Aim of the exercise —
Excluding all pictures, please output the listing exactly.

Raw data —
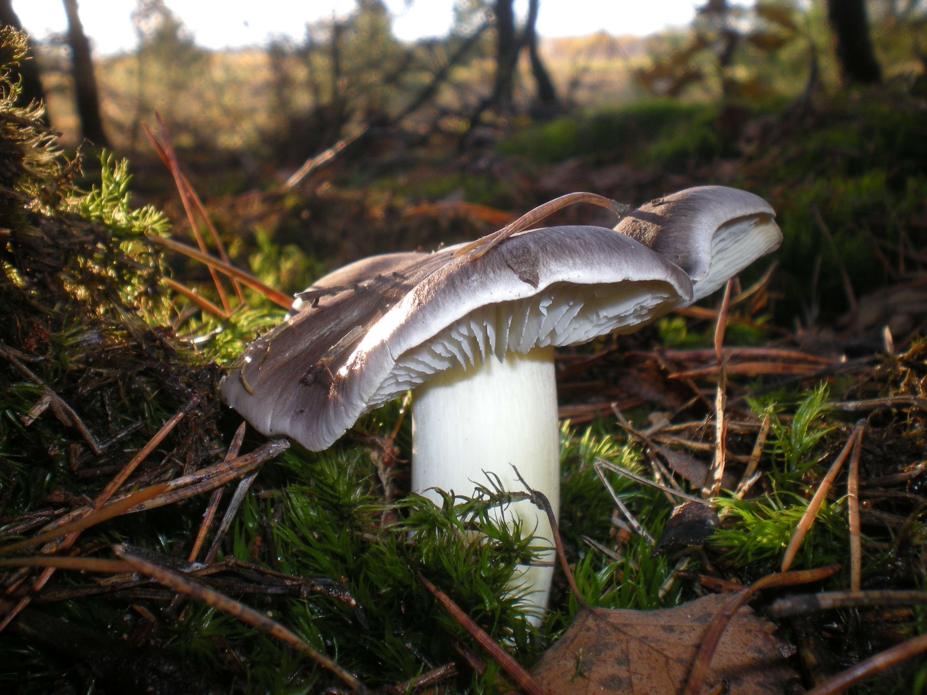 Gąska niekształtna
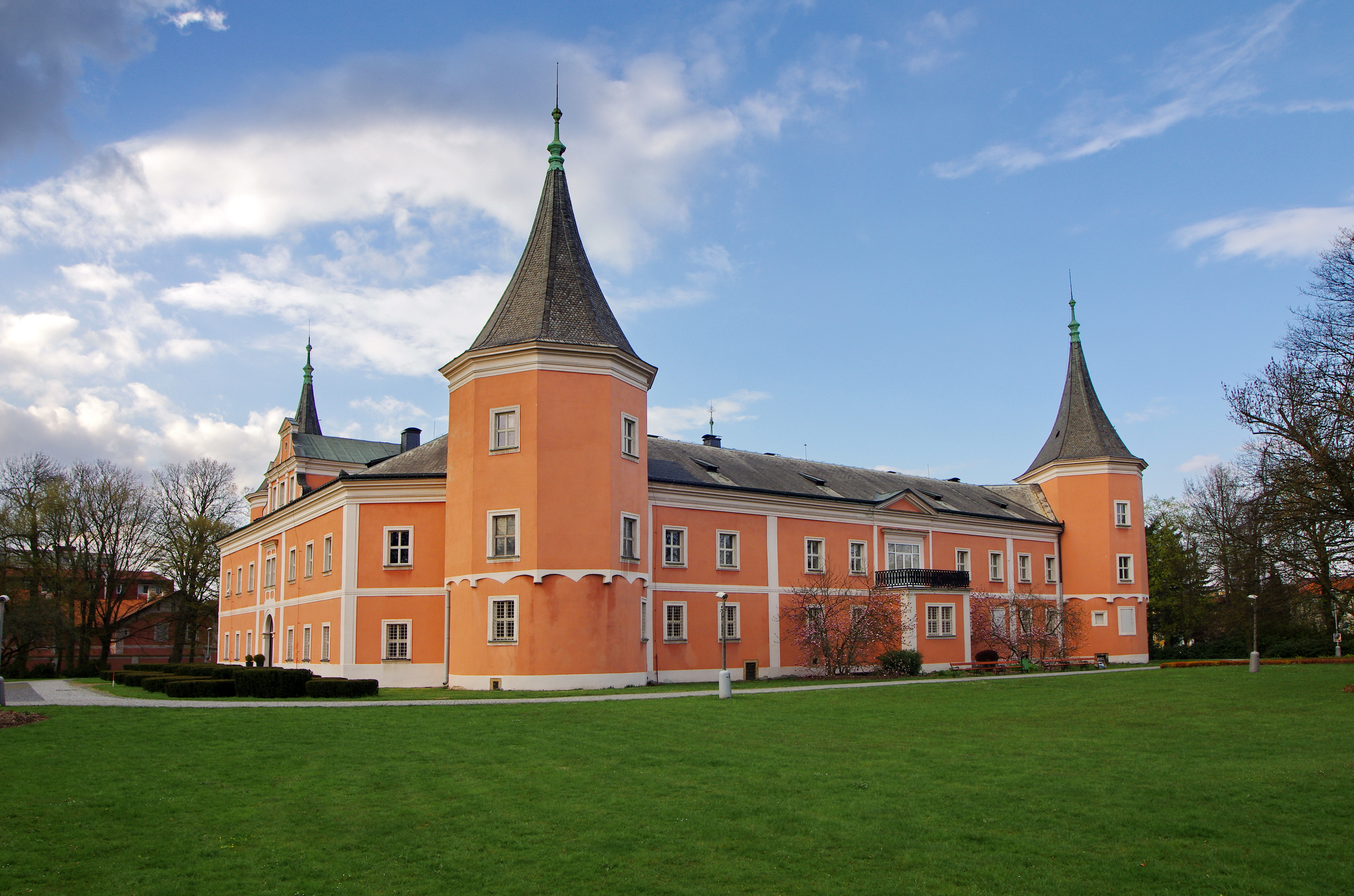 Zámek Sokolov, Zámecká 2/1, Sokolov.
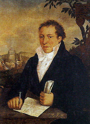 Nikolaus DuMont, Kölner Bürgermeister, Ausschnitt aus einer Illustration
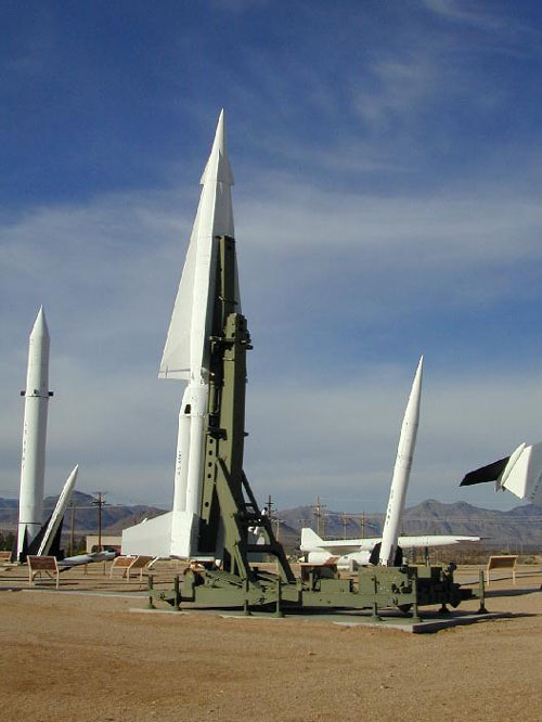 MIM-14 Nike-Hercules

Result —
 Gąska niekształtna
 Zámek Sokolov, Zámecká 2/1, Sokolov.
 Nikolaus DuMont, Kölner Bürgermeister, Ausschnitt aus einer Illustration
 MIM-14 Nike-Hercules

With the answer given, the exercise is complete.